▸ **Exercise description**
Copy out exactly the lines from the one containing "Dornbracht Ikonen" through the end of the records, and no pictures.

▸ **Input**
-*-

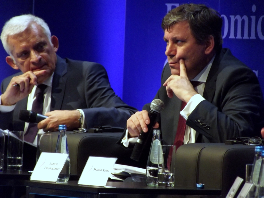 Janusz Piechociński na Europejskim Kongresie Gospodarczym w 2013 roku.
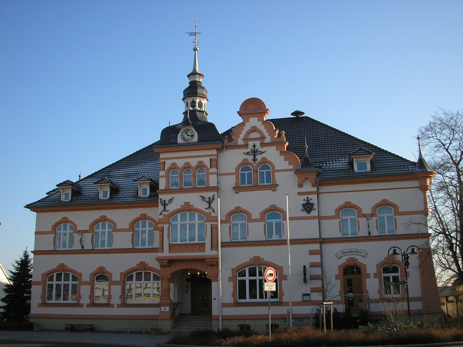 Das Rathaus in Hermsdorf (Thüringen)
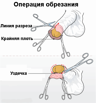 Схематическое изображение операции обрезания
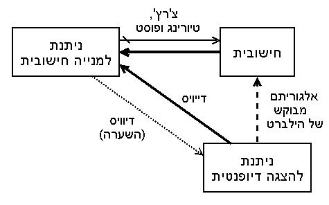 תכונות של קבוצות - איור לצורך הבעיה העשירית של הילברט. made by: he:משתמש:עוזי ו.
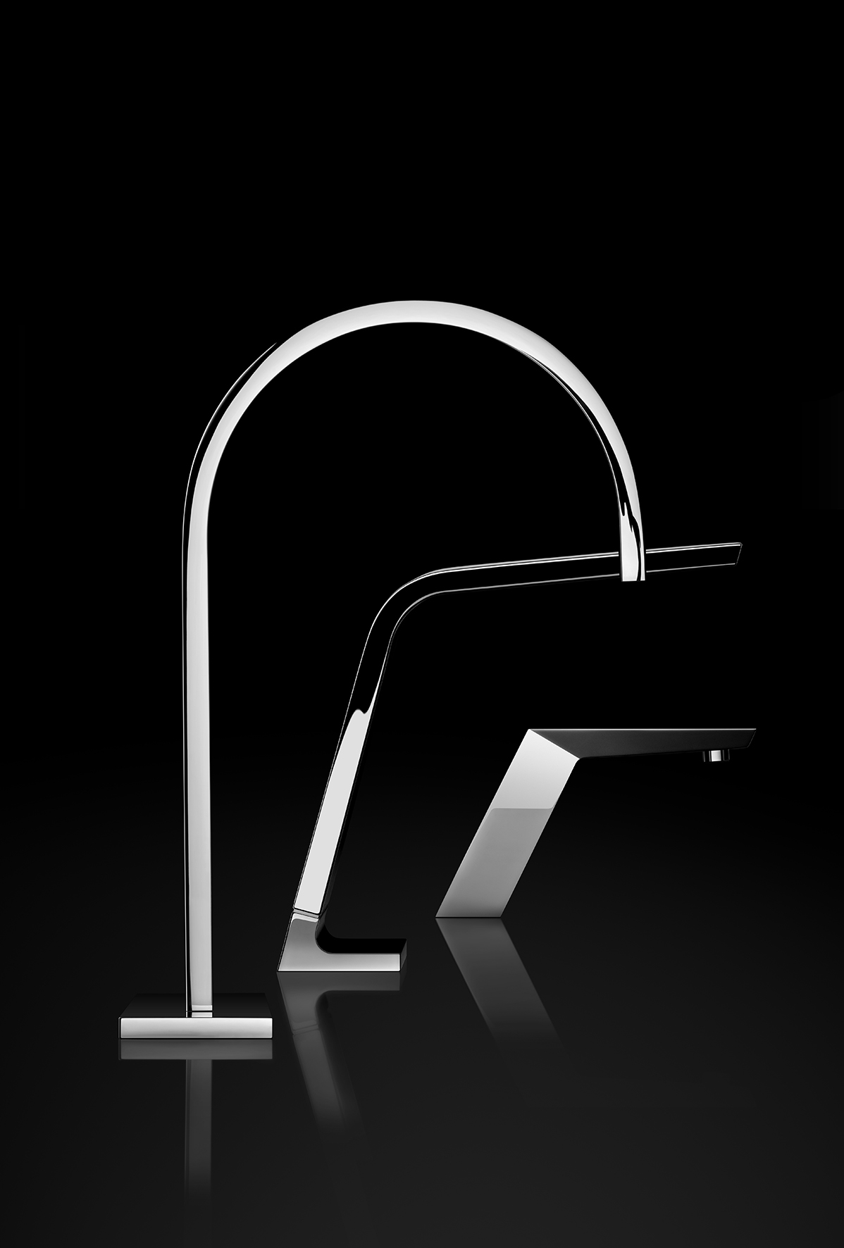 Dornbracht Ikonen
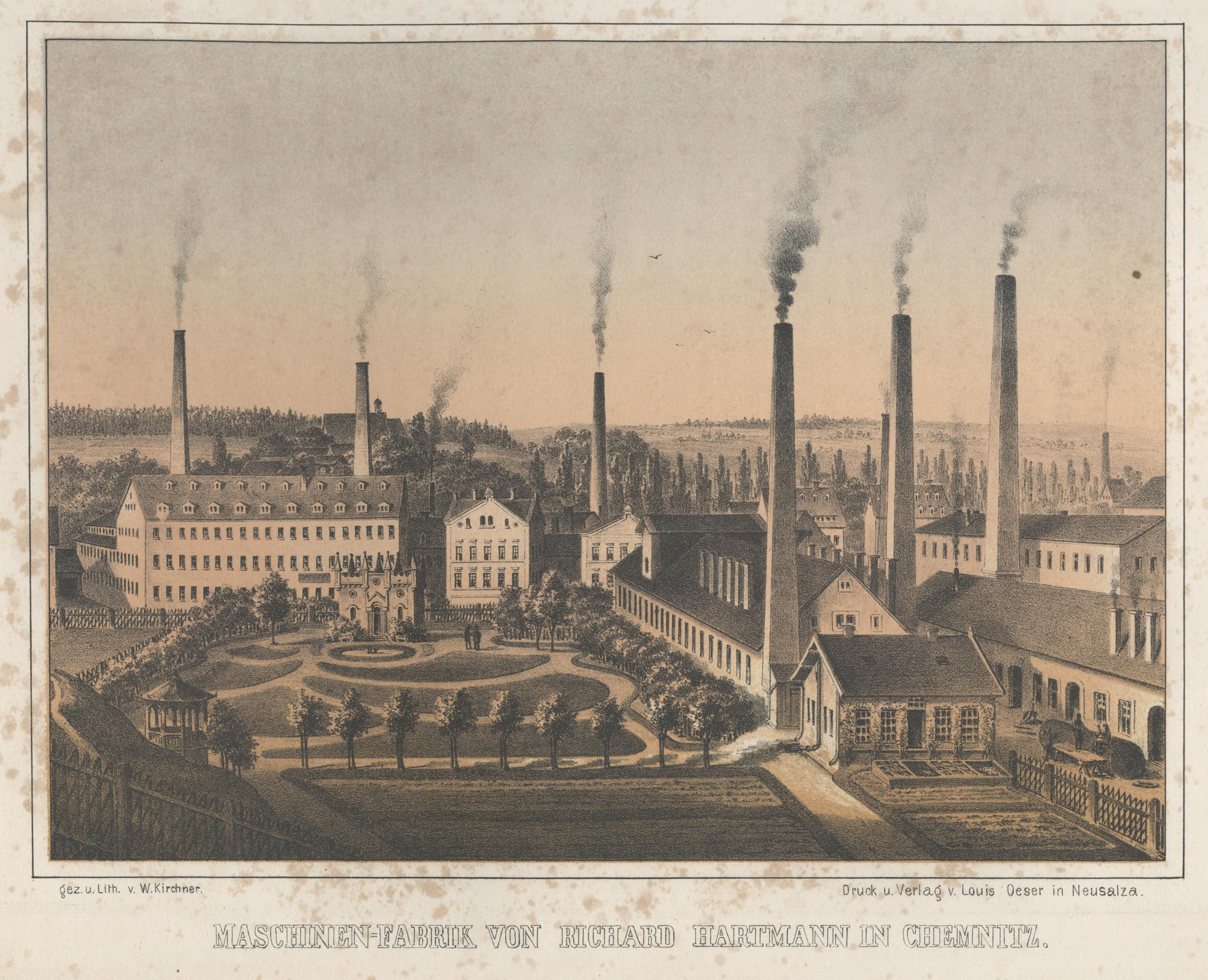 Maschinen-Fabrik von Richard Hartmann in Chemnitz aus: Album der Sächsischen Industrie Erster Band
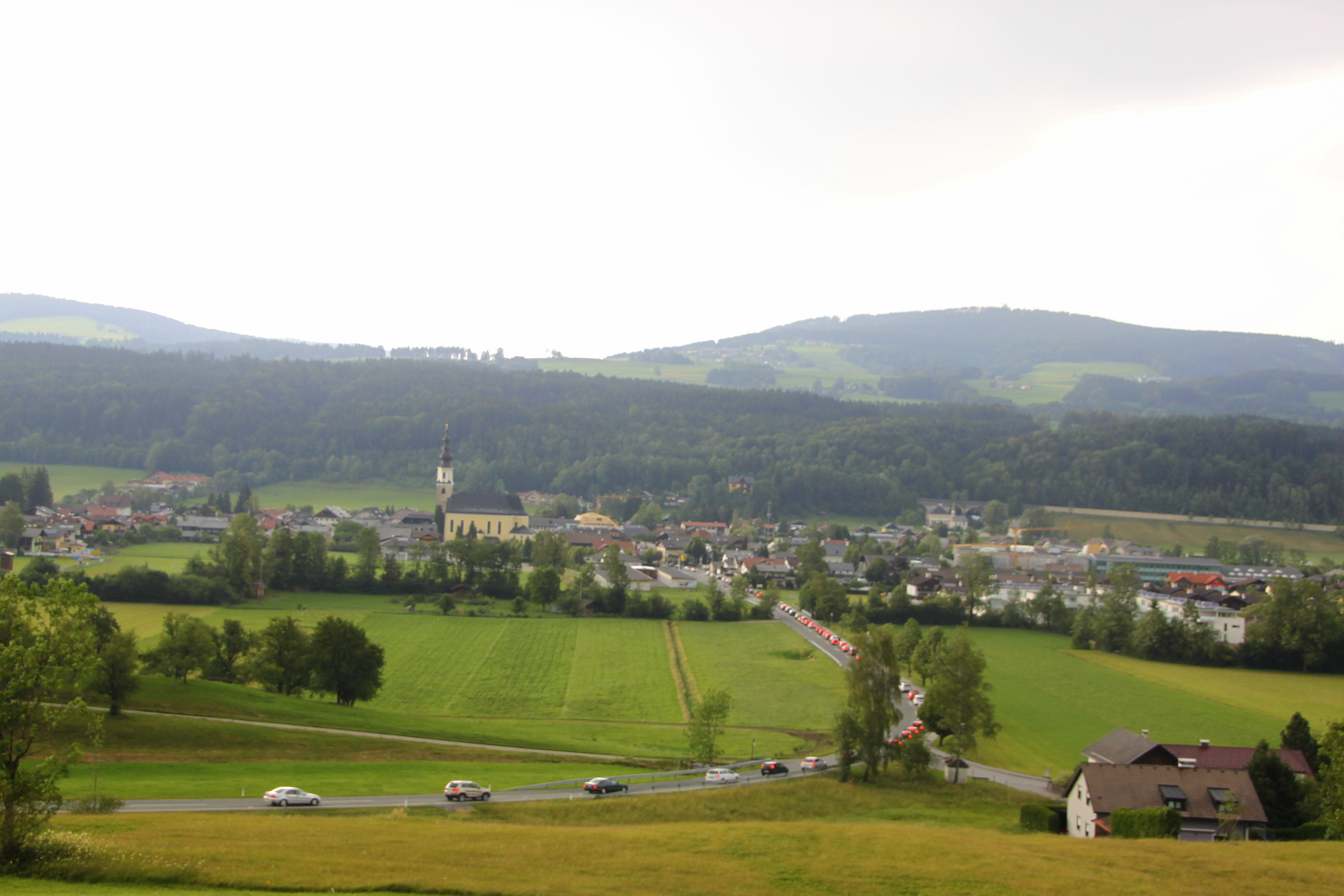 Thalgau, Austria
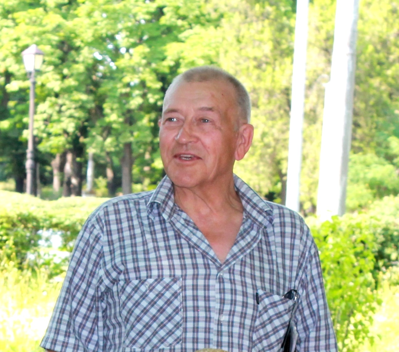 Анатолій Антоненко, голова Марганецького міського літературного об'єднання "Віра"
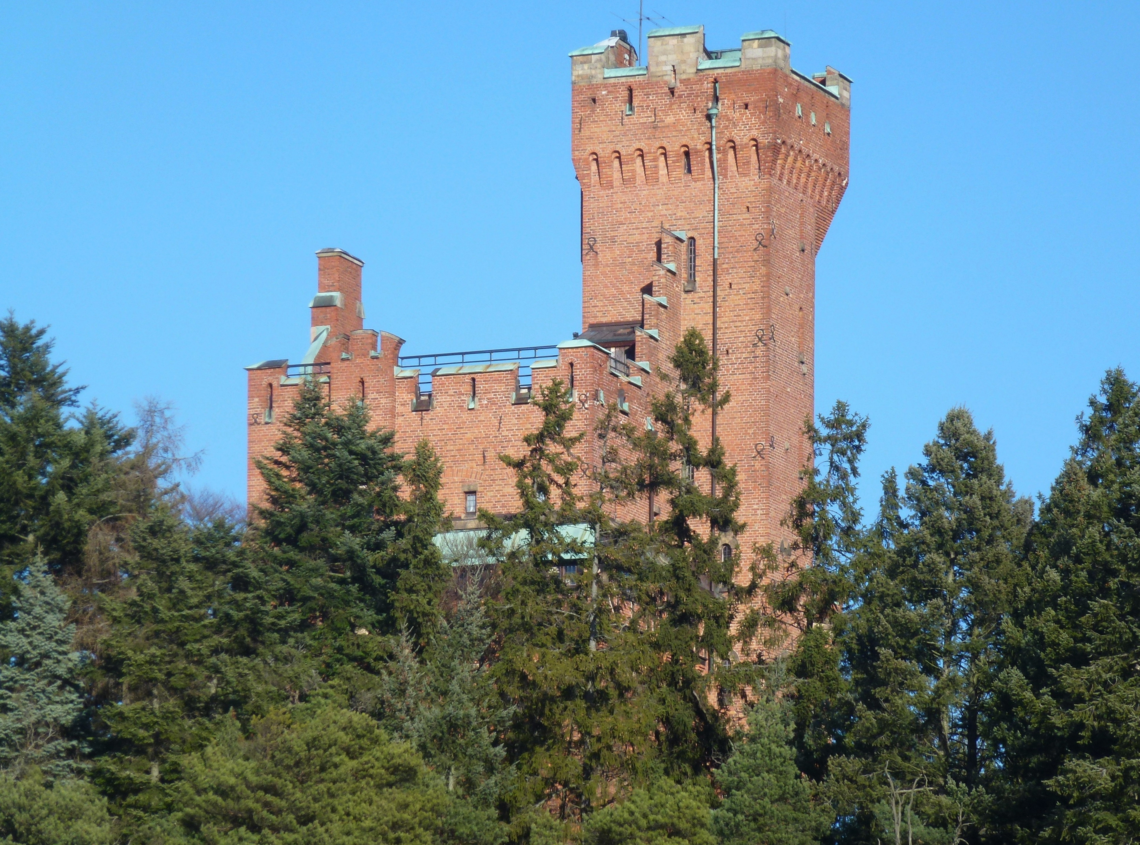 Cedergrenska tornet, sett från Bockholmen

-*-

▸ **Output below**
 Dornbracht Ikonen
 Maschinen-Fabrik von Richard Hartmann in Chemnitz aus: Album der Sächsischen Industrie Erster Band
 Thalgau, Austria
 Анатолій Антоненко, голова Марганецького міського літературного об'єднання "Віра"
 Cedergrenska tornet, sett från Bockholmen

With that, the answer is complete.